A recent study at the University of Sussex found that regular multitaskers have lower brain density in regions associated with cognitive control. When performing single tasks you’ve done many times, the brain relies on already established neural pathways and operates on “autopilot,” which saves time and frees up mental resources. Multitasking forces the brain to change its focus and hinders its ability to rely on automatic behaviors to finish simple tasks rapidly. It also puts a strain on your mental resources as it requires moving through the stages of executive control too quickly.

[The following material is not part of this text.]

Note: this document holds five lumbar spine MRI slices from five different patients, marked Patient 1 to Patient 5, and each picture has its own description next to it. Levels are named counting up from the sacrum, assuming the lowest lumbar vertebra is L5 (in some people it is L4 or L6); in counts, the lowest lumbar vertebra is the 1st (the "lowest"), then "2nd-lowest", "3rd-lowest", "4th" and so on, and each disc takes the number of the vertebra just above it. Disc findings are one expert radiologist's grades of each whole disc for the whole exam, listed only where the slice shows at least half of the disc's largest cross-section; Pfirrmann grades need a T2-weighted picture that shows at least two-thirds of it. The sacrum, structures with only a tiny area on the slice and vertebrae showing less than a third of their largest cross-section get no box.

It Reduces Your Ability to Focus

The entire premise of multitasking involves shuffling between different tasks, turning off the brain’s processes associated with one task, and trying to refocus on another. It causes many distractions, which breaks your concentration and requires you to take some time to redirect your focus to another task. Consistently doing this decreases your ability to focus on a single activity even when you’re not working on several duties. Multitasking denies your brain the chance to rest between tasks and forces it to switch gears between different duties, which eventually wears it down and makes you easily distracted. The resulting inability to focus hamstrings productivity.

Multitasking Can Cause Memory Impairment

Multitasking reduces your brain’s ability to store and retrieve information, explaining why memory loss and absentmindedness are common among regular multitaskers. This is because the process of forming new memories requires the brain to focus and consolidate information, and multitasking disrupts this process. Also, you do not give your brain enough time to encode the necessary information needed to build memory when switching from one task to the other. Since you’re not paying adequate attention to any of the activities, you may be unable to recollect them properly at a later time. Additionally, stuffing your brain with too much information within a short period can be so overwhelming that it’ll lose the ability to differentiate between what’s important and what isn’t.

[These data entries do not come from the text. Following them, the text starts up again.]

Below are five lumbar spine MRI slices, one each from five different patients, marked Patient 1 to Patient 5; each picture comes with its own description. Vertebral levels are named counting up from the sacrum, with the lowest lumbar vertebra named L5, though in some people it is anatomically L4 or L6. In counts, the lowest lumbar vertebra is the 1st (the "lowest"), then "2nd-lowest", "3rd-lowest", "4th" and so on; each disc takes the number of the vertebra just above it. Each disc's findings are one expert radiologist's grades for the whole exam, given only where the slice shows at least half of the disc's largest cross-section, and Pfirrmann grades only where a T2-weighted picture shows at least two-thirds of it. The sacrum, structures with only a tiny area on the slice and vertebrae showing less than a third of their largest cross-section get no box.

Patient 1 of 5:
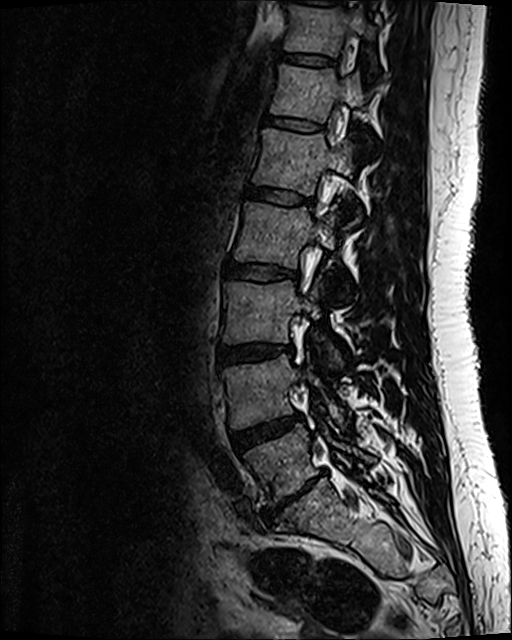 Sex F; Sagittal T2 SPACE (3D) lumbar spine MRI; Image 512x640
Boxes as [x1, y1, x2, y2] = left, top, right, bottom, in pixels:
Segmented structures:
- 7th vertebra — [285, 5, 376, 66]
- 3rd-lowest vertebra — [224, 281, 340, 365]
- 6th disc — [266, 116, 321, 131]
- 3rd-lowest disc — [219, 344, 292, 365]
- 2nd-lowest vertebra — [224, 355, 344, 426]
- lowest vertebra — [244, 425, 373, 504]
- 2nd-lowest disc — [231, 414, 300, 449]
- lowest disc — [263, 475, 319, 523]
- 5th vertebra — [254, 128, 361, 223]
- 6th vertebra — [271, 64, 365, 121]
- 4th disc — [225, 261, 299, 280]
- 7th disc — [276, 52, 333, 65]
- 4th vertebra — [234, 203, 336, 267]
- 5th disc — [245, 188, 311, 205]

Expert MSK radiologist gradings (per disc):
- lowest disc: lower-endplate change, disc herniation, disc narrowing, Modic type III, disc bulging, upper-endplate change
- 2nd-lowest disc: Pfirrmann grade 3, disc bulging
- 4th disc: Pfirrmann grade 2
- 5th disc: Pfirrmann grade 2
- 6th disc: Pfirrmann grade 2
- 3rd-lowest disc: Pfirrmann grade 2, disc bulging
- 7th disc: no herniation, bulging, narrowing, spondylolisthesis, endplate or Modic change recorded

Patient 2 of 5:
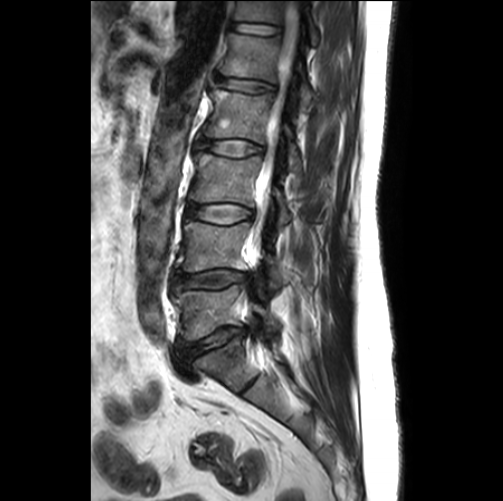 Lumbar spine MR, T2-weighted, sagittal, Image 503x501
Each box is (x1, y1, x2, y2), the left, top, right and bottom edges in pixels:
Segmented structures:
* lowest disc at (176, 327, 246, 363)
* 4th disc at (197, 139, 263, 156)
* 4th vertebra at (203, 89, 301, 171)
* 6th vertebra at (235, 0, 318, 45)
* 3rd-lowest vertebra at (189, 152, 290, 225)
* 2nd-lowest disc at (173, 271, 247, 292)
* thecal sac / spinal canal at (251, 1, 298, 249)
* lowest vertebra at (171, 285, 279, 342)
* 5th vertebra at (220, 34, 312, 108)
* 6th disc at (232, 22, 280, 34)
* 3rd-lowest disc at (187, 204, 252, 223)
* 5th disc at (217, 76, 274, 91)
* 2nd-lowest vertebra at (176, 222, 284, 287)

Per-level radiological findings:
• 3rd-lowest disc: Pfirrmann grade 2
• 2nd-lowest disc: Pfirrmann grade 3, lower-endplate change, disc narrowing, disc bulging, upper-endplate change, Modic type II
• 4th disc: Pfirrmann grade 2
• 6th disc: Pfirrmann grade 1
• lowest disc: Pfirrmann grade 3, disc bulging, disc narrowing
• 5th disc: Pfirrmann grade 2

Patient 3 of 5:
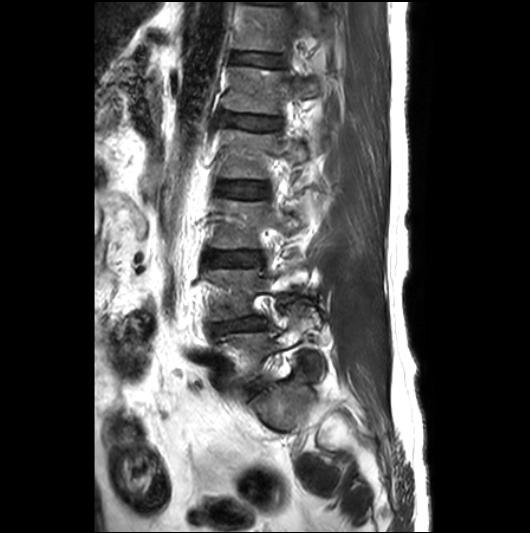 Lumbar spine MR, T2-weighted, sagittal | Image 530x533 | Sex M

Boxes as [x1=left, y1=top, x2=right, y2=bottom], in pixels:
L1/L2 (5th disc): [x1=227, y1=114, x2=279, y2=128].
Disc L4/L5 (2nd-lowest disc): [x1=210, y1=315, x2=266, y2=334].
T12/L1 (6th disc): [x1=230, y1=52, x2=280, y2=66].
L5/S1 (lowest disc): [x1=247, y1=379, x2=265, y2=397].
L3/L4 (3rd-lowest disc): [x1=206, y1=251, x2=260, y2=266].
L4 (2nd-lowest vertebra): [x1=204, y1=264, x2=309, y2=320].
L1 (5th vertebra): [x1=227, y1=67, x2=322, y2=114].
L5 (lowest vertebra): [x1=215, y1=308, x2=320, y2=381].
L2/L3 (4th disc): [x1=219, y1=183, x2=267, y2=198].
L2 (4th vertebra): [x1=220, y1=130, x2=307, y2=178].
T12 (6th vertebra): [x1=234, y1=6, x2=322, y2=51].
L3 (3rd-lowest vertebra): [x1=210, y1=198, x2=303, y2=249].

Per-level radiological findings:
• L3/L4 (3rd-lowest disc): disc bulging, upper-endplate change
• T12/L1 (6th disc): lower-endplate change
• L2/L3 (4th disc), L1/L2 (5th disc): no herniation, bulging, narrowing, spondylolisthesis, endplate or Modic change recorded

Patient 4 of 5:
MRI lumbar spine (T1-weighted), sagittal plane; Image 726x719; Sex F

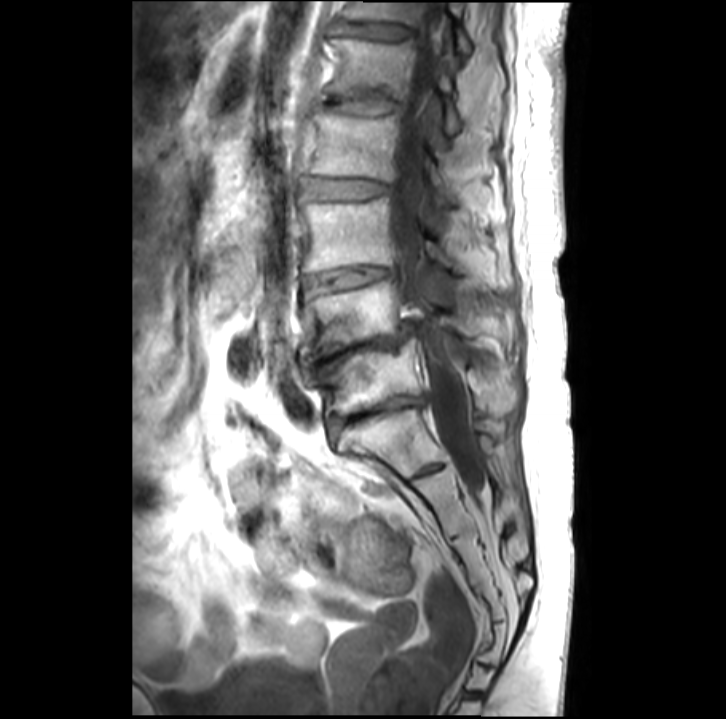
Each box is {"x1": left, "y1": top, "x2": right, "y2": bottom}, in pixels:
Annotations:
• L5 = {"x1": 322, "y1": 340, "x2": 517, "y2": 414}
• thecal sac / spinal canal = {"x1": 390, "y1": 0, "x2": 484, "y2": 491}
• T12 vertebra = {"x1": 345, "y1": 0, "x2": 471, "y2": 55}
• L1 = {"x1": 329, "y1": 37, "x2": 462, "y2": 132}
• L2/L3 = {"x1": 304, "y1": 178, "x2": 387, "y2": 197}
• IVD T12/L1 = {"x1": 338, "y1": 22, "x2": 409, "y2": 36}
• L3 vertebra = {"x1": 299, "y1": 198, "x2": 487, "y2": 286}
• L3/L4 = {"x1": 307, "y1": 266, "x2": 392, "y2": 289}
• L4 vertebra = {"x1": 299, "y1": 278, "x2": 474, "y2": 363}
• L4/L5 = {"x1": 312, "y1": 324, "x2": 413, "y2": 377}
• L1/L2 = {"x1": 329, "y1": 98, "x2": 400, "y2": 113}
• L5/S1 = {"x1": 329, "y1": 396, "x2": 422, "y2": 432}
• L2 = {"x1": 309, "y1": 107, "x2": 453, "y2": 203}

Per-level radiological findings:
  L5/S1: Modic type II, disc narrowing
  T12/L1: disc bulging
  L4/L5: disc narrowing
  L1/L2: disc narrowing, disc bulging
  L3/L4: Modic type II, disc narrowing
  L2/L3: no spondylolisthesis, narrowing, bulging, herniation, Modic or endplate change recorded

Patient 5 of 5:
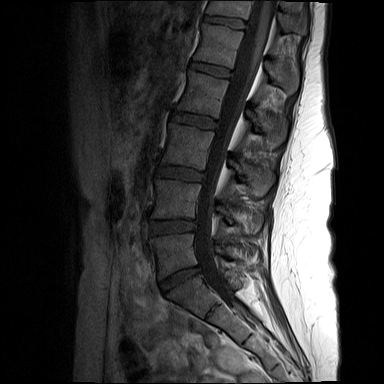 Sagittal slice index 7 | Field of view 280x280 mm | Lumbar spine MR, T1-weighted, sagittal | Patient sex: F | Image 384x384
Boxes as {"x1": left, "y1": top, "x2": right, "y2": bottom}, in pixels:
T12/L1 (6th disc): {"x1": 204, "y1": 16, "x2": 245, "y2": 28}
L2 (4th vertebra): {"x1": 177, "y1": 70, "x2": 286, "y2": 147}
L5 (lowest vertebra): {"x1": 150, "y1": 233, "x2": 256, "y2": 279}
L3 (3rd-lowest vertebra): {"x1": 162, "y1": 123, "x2": 273, "y2": 196}
L1/L2 (5th disc): {"x1": 191, "y1": 63, "x2": 230, "y2": 76}
L2/L3 (4th disc): {"x1": 171, "y1": 113, "x2": 217, "y2": 128}
intervertebral disc L3/L4 (3rd-lowest disc): {"x1": 157, "y1": 167, "x2": 204, "y2": 180}
L1 (5th vertebra): {"x1": 193, "y1": 23, "x2": 298, "y2": 94}
L4 (2nd-lowest vertebra): {"x1": 152, "y1": 179, "x2": 262, "y2": 234}
thecal sac / spinal canal: {"x1": 195, "y1": 0, "x2": 276, "y2": 320}
T12 (6th vertebra): {"x1": 206, "y1": 0, "x2": 306, "y2": 34}
L4/L5 (2nd-lowest disc): {"x1": 151, "y1": 220, "x2": 195, "y2": 233}
intervertebral disc L5/S1 (lowest disc): {"x1": 160, "y1": 267, "x2": 199, "y2": 291}

Per-level radiological findings:
- L1/L2 (5th disc), L4/L5 (2nd-lowest disc), L5/S1 (lowest disc), L2/L3 (4th disc), T12/L1 (6th disc), L3/L4 (3rd-lowest disc): no spondylolisthesis, narrowing, bulging, herniation, Modic or endplate change recorded

It Decreases the Quality of Your Work and Kills Creativity

The National Bureau of Economic Research reported that multitasking can reduce overall performance and make projects last longer. It often leads to frustration, especially when you can’t finish any of the tasks you’ve been juggling, causing a decrease in the quality of your work and personal skills. It also kills creativity as creative pursuits typically demand undivided attention. Switching between tasks requires you to refocus multiple times, which can obstruct your creative flow. Needless to say that the absence of creativity does not bode well for productivity.


While multitasking may seem like an effective way to increase productivity, trying to juggle multiple tasks at once can lead to increased stress, decreased concentration, and a higher likelihood of making mistakes. This is because the human brain is not designed to focus on multiple complex tasks simultaneously, and attempting to do so can lead to cognitive overload. Focusing on one task at a time is the best approach to completing it efficiently and effectively, resulting in higher overall productivity.